FileNotFoundError: [Errno 2] No such file or directory: '/mnt/data/Data_Train.xlsx'

In [None]:
# Check for missing values
train_data.isnull().sum()

In [None]:
# Convert Date_of_Journey to day, month, and year
train_data["Journey_day"] = pd.to_datetime(train_data["Date_of_Journey"]).dt.day
train_data["Journey_month"] = pd.to_datetime(train_data["Date_of_Journey"]).dt.month
train_data.drop(["Date_of_Journey"], axis=1, inplace=True)

In [None]:
# Extract hour and minute from 'Dep_Time'
train_data["Dep_hour"] = pd.to_datetime(train_data["Dep_Time"]).dt.hour
train_data["Dep_min"] = pd.to_datetime(train_data["Dep_Time"]).dt.minute
train_data.drop(["Dep_Time"], axis=1, inplace=True)

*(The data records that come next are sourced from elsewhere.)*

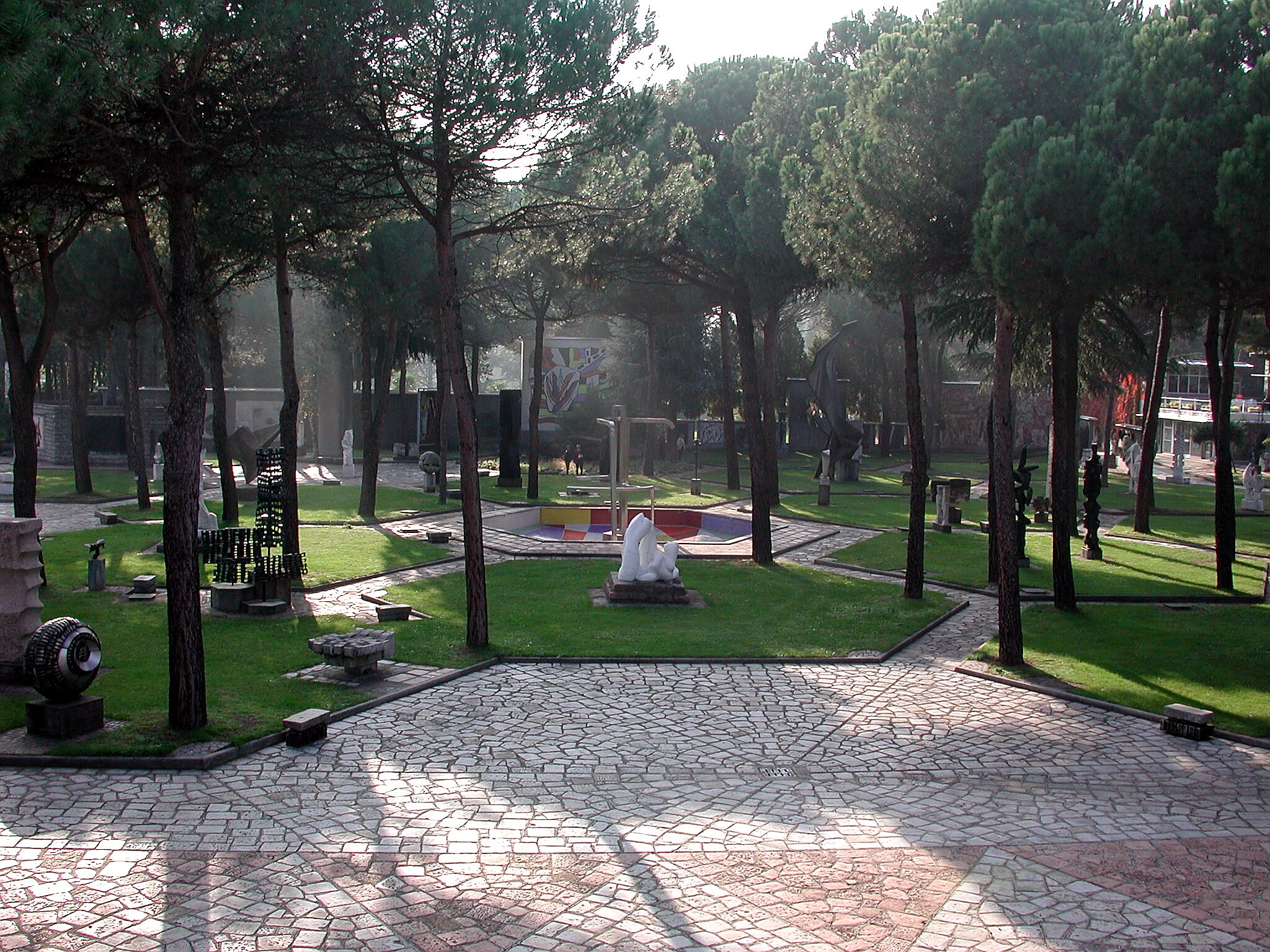 panoramica parco Museo Pagani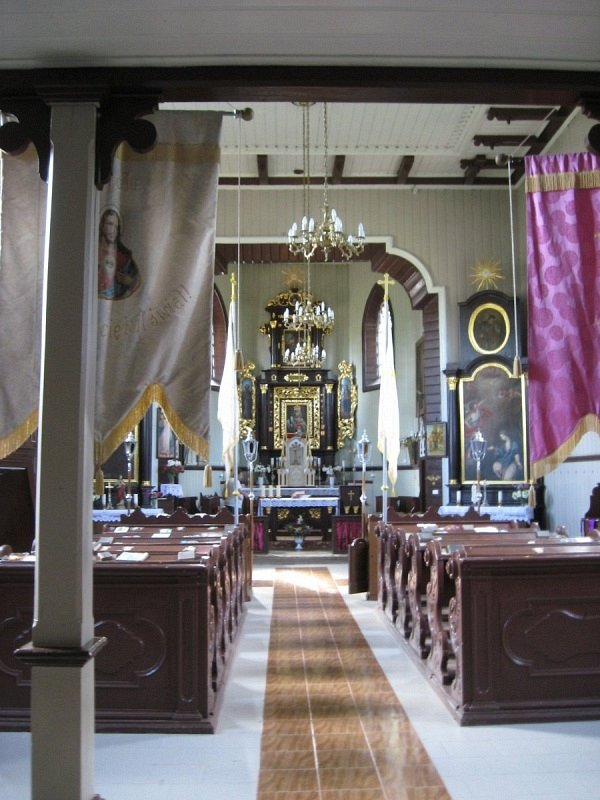 Паланечка. Драўляны касцёл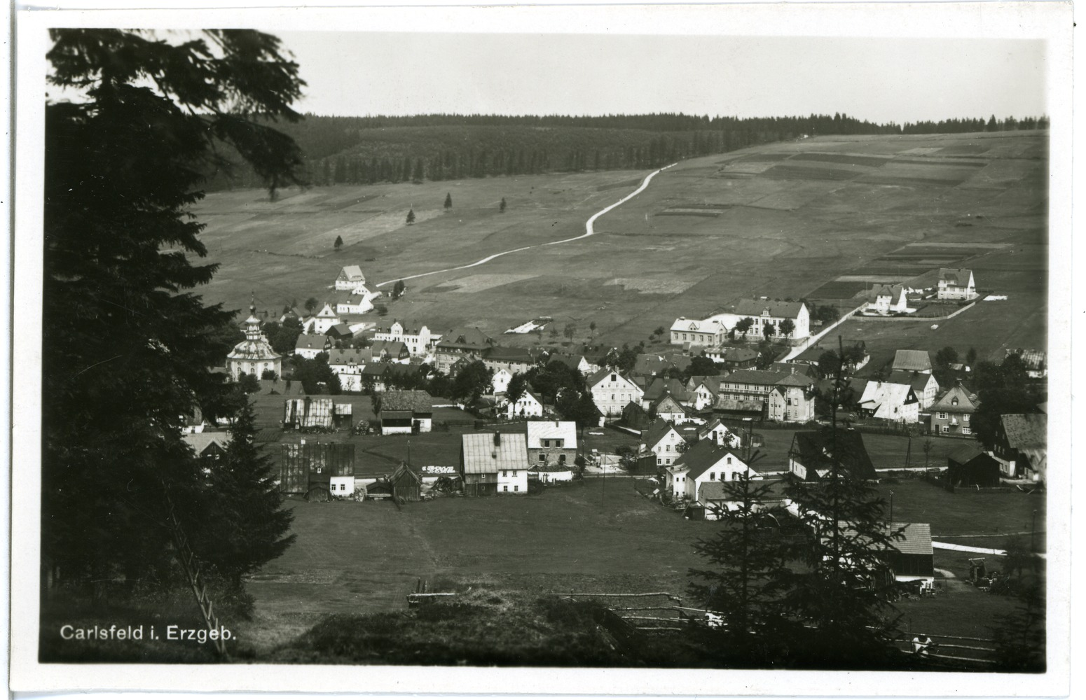 Carlsfeld; Blick auf Carlsfeld This postcard is from publisher Brück & Sohn in Meißen ( postcard has a unique number 25246 and is available in a higher resolution at the publisher. This images was uploaded in a cooperation project between Wikipedians and the publisher.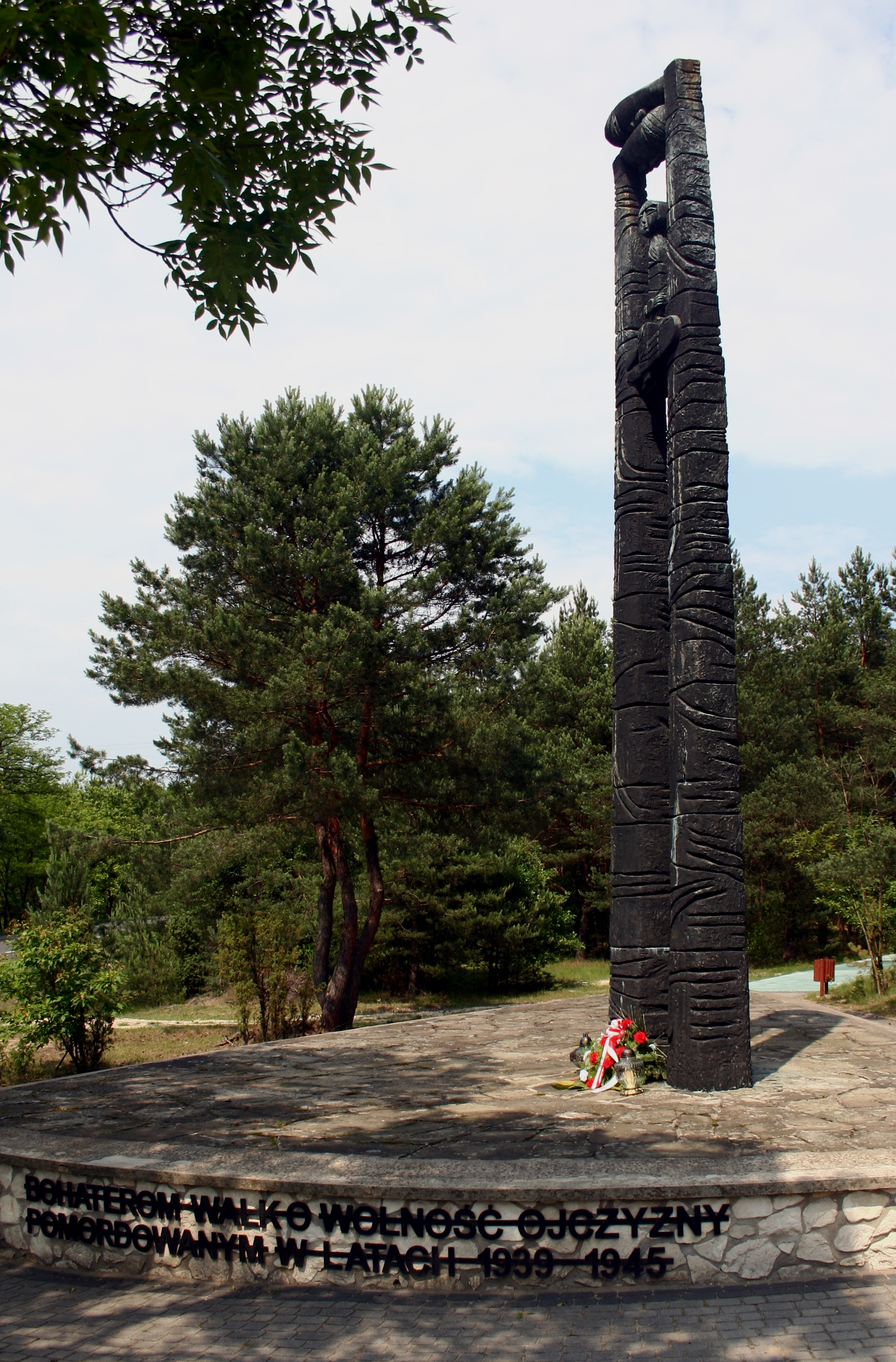 Pomnik ku czci pomordowanych w czasie II wojny światowej w pobliżu cmenatrza w Olsztnynie przy drodze do Kusiąt, woj. śląskie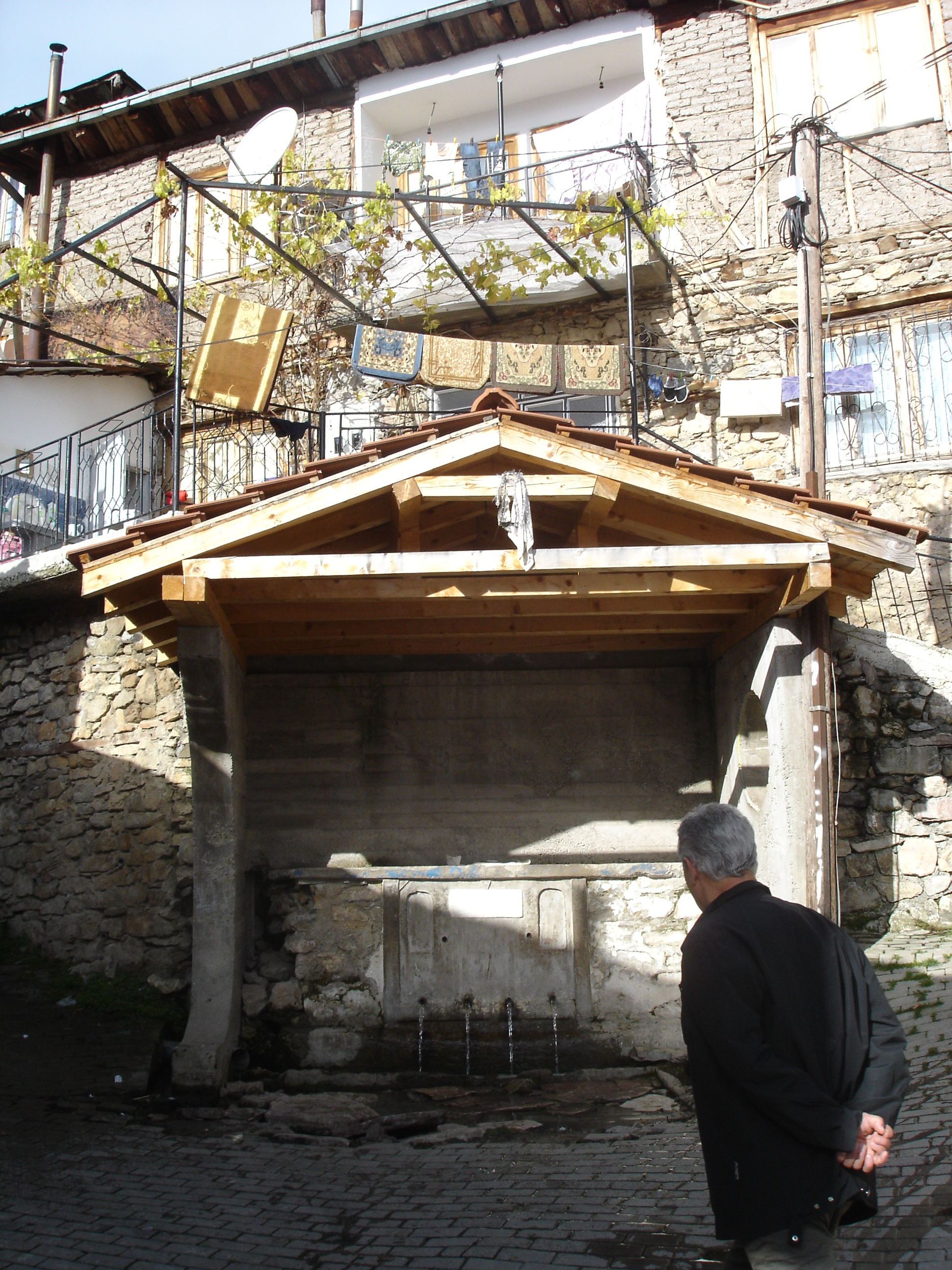 Селската чешма во Горно Косоврасти (Дебарско)

# Extract hour and minute from 'Arrival_Time'
train_data["Arrival_hour"] = pd.to_datetime(train_data["Arrival_Time"]).dt.hour
train_data["Arrival_min"] = pd.to_datetime(train_data["Arrival_Time"]).dt.minute
train_data.drop(["Arrival_Time"], axis=1, inplace=True)

In [None]:
# Encode categorical variables like Airline, Source, Destination
encoder = LabelEncoder()
train_data["Airline"] = encoder.fit_transform(train_data["Airline"])
train_data["Source"] = encoder.fit_transform(train_data["Source"])
train_data["Destination"] = encoder.fit_transform(train_data["Destination"])

In [None]:
X = train_data.drop(["Price"], axis=1)
y = train_data["Price"]

# Split into training and validation sets
X_train, X_val, y_train, y_val = train_test_split(X, y, test_size=0.2, random_state=42)


Step 3: Train Models
3.1 Train Linear Regression using Gradient Descent

In [None]:
# Standardize data
scaler = StandardScaler()
X_train_scaled = scaler.fit_transform(X_train)
X_val_scaled = scaler.transform(X_val)

# Train SGDRegressor
sgd_regressor = SGDRegressor(max_iter=1000, learning_rate="optimal", eta0=0.01, random_state=42)
sgd_regressor.fit(X_train_scaled, y_train)

# Predict
y_pred_sgd = sgd_regressor.predict(X_val_scaled)

# Compute Loss (MSE)
mse_sgd = mean_squared_error(y_val, y_pred_sgd)
print(f"SGD Linear Regression MSE: {mse_sgd}")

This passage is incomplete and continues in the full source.